Search code examples
pythongensimword2vecdoc2vec

How to get document vectors for a given topic in gensim


I have about 9000 documents and I am using Gensim's doc2vec to embed my documents. My code is as follows:

from gensim.models import doc2vec
from collections import namedtuple

dataset = json.load(open(input_file))

docs = []
analyzedDocument = namedtuple('AnalyzedDocument', 'words tags')

for description in dataset:
    tags = [description[0]]
    words = description[1]
    docs.append(analyzedDocument(words, tags))

model = doc2vec.Doc2Vec(docs, vector_size = 100, window = 10, min_count = 1, workers = 4, epochs = 20)

I would like to get all the documents related to topic "deep learning". i.e. the documents that mainly have content related to deep learning. Is it possible to do this in doc2vec model in gensim?

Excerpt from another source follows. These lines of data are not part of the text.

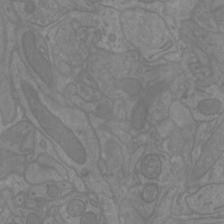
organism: Mouse
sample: Cortical neurons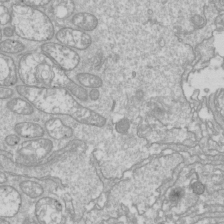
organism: Drosophila
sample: Cell division; meiosis; drosophila spermatocytes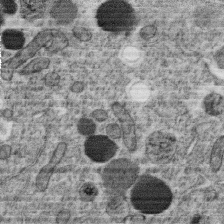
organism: C. elegans
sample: C. elegans oocyte; sperm cells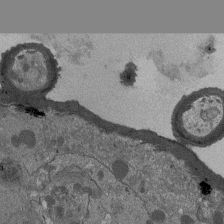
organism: Drosophila
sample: Antenna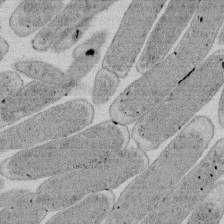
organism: E. coli
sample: Bacterial nucleoid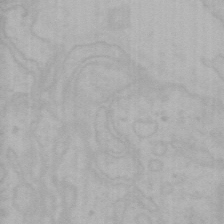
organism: Mouse
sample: Choroid plexus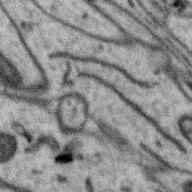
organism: Zebra finch
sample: Brain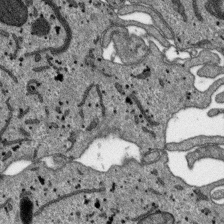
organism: Human
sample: Lung epithelial cells, uninfected (mock) control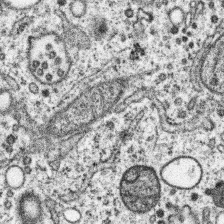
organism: Human
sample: HeLa cells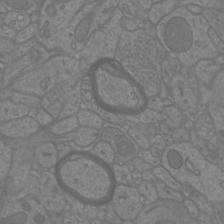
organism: Mouse
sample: Cortical neurons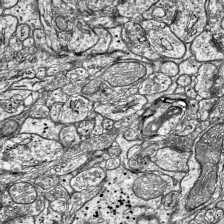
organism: Mouse
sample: Visual Cortex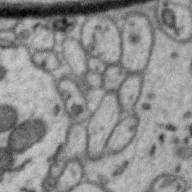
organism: Zebra finch
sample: Brain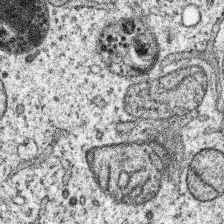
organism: Human
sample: HeLa cells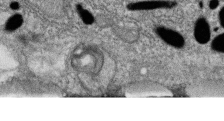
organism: Zebrafish
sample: Cilia; retinal pigment epithelium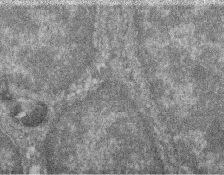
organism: Zebrafish
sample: Cilia; retinal pigment epithelium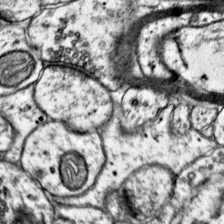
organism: Mouse
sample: Primary visual cortex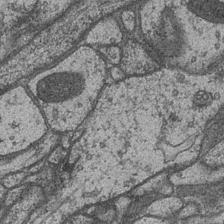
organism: Drosophila
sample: Optic medulla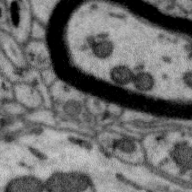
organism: Zebra finch
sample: Brain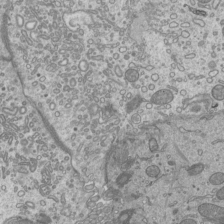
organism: Mouse
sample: Cilia; mouse epididymis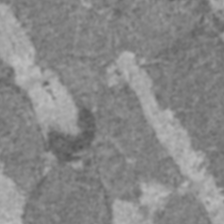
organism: C57BL Mouse
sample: Heart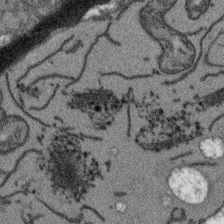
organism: Arabidopsis thaliana
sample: Root tip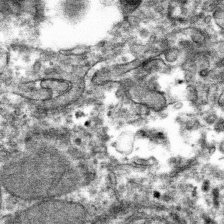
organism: Mouse
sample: Mouse hepatocytes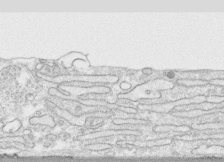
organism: Human
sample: CRL-1474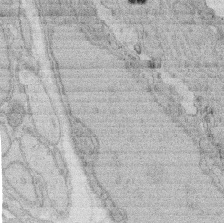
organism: Rat
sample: Salivary granule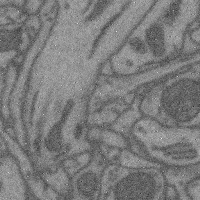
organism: Mouse
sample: Cerebral cortex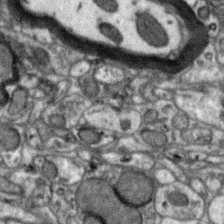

I am happy to provide more details if needed.


Solution

  • If there was a document in your training set that was a great example of "deep learning" – say, docs[17] – then after successful training you could ask for documents similar to that example document, and that could be roughly what you'd need. For example:

    sims = model.docvecs.most_similar(docs[17].tags[0])
    

    You'd then have in sims a ranked, scored list of the 10 most-similar documents to the tag for the target document.